§ GIVEN INFORMATION
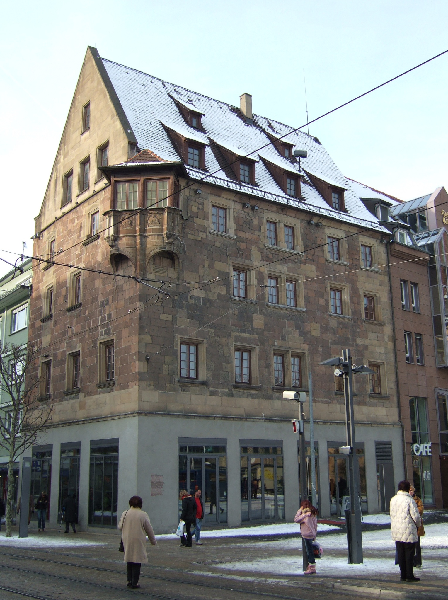 "Käthchenhaus" of Heilbronn - Germany
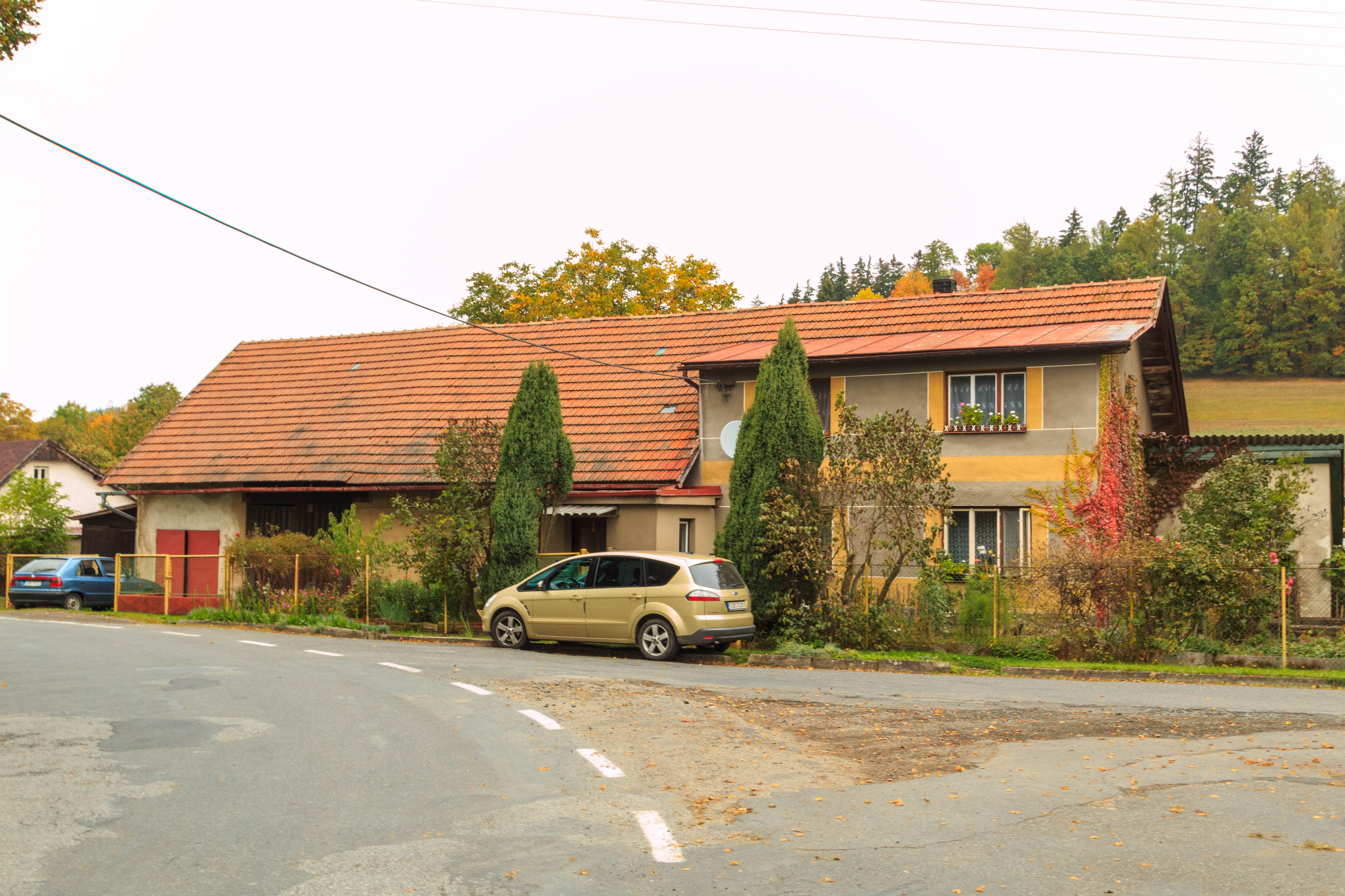 Jeníkovec čp. 7
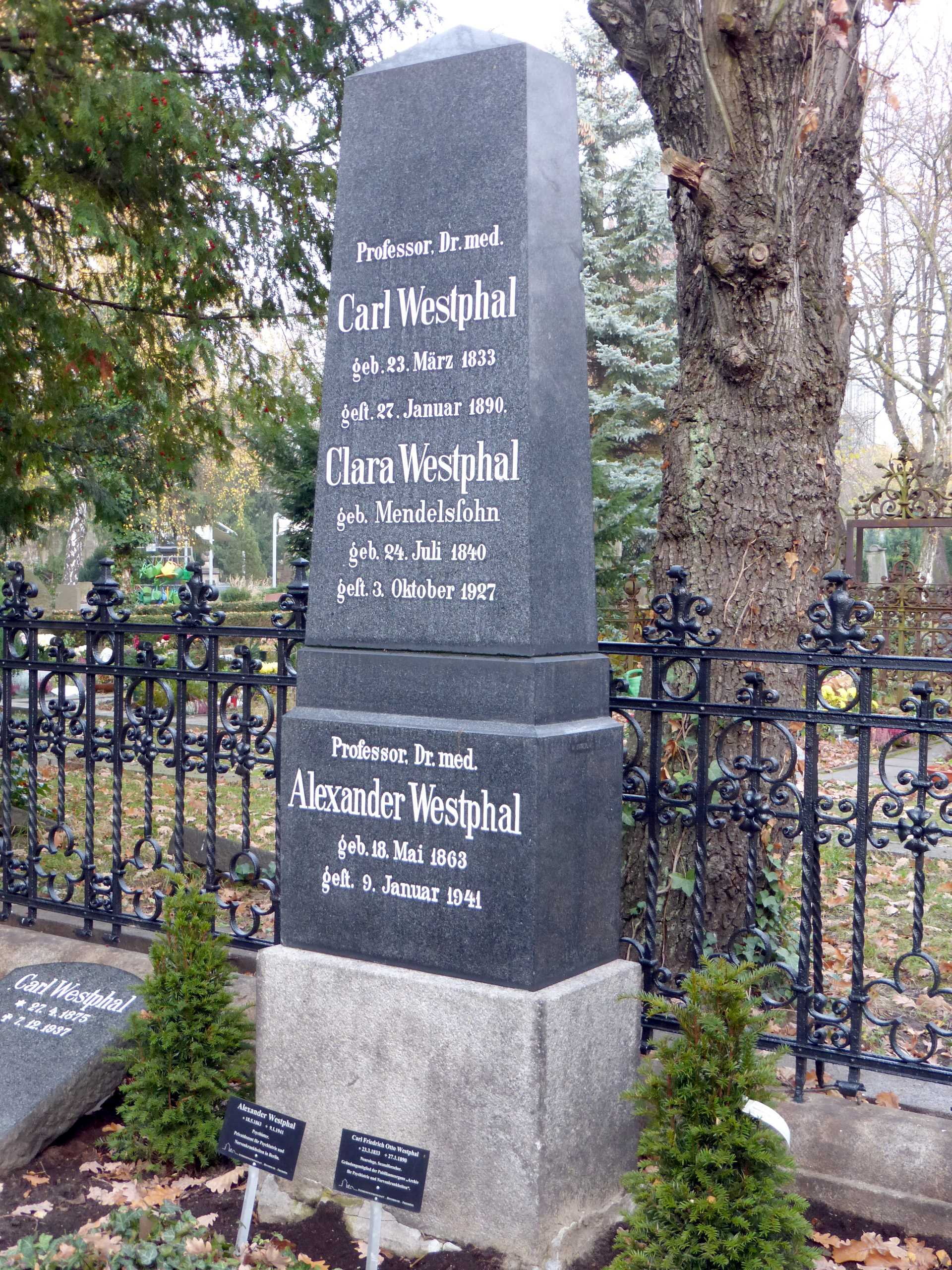 Deitsch: Grabstein von Carl Westphal auf dem Friedhof I der Gemeinde Jerusalems- und Neue Kirche (vor dem Halleschen Tor in Berlin-Kreuzberg)

§ PROBLEM
A word-for-word repeat of the lines from the line with "Jeníkovec čp. 7" to the last line of the data, both ends included and pictures left out, is all that should appear.

§ TASK RESULT
 Jeníkovec čp. 7
 Deitsch: Grabstein von Carl Westphal auf dem Friedhof I der Gemeinde Jerusalems- und Neue Kirche (vor dem Halleschen Tor in Berlin-Kreuzberg)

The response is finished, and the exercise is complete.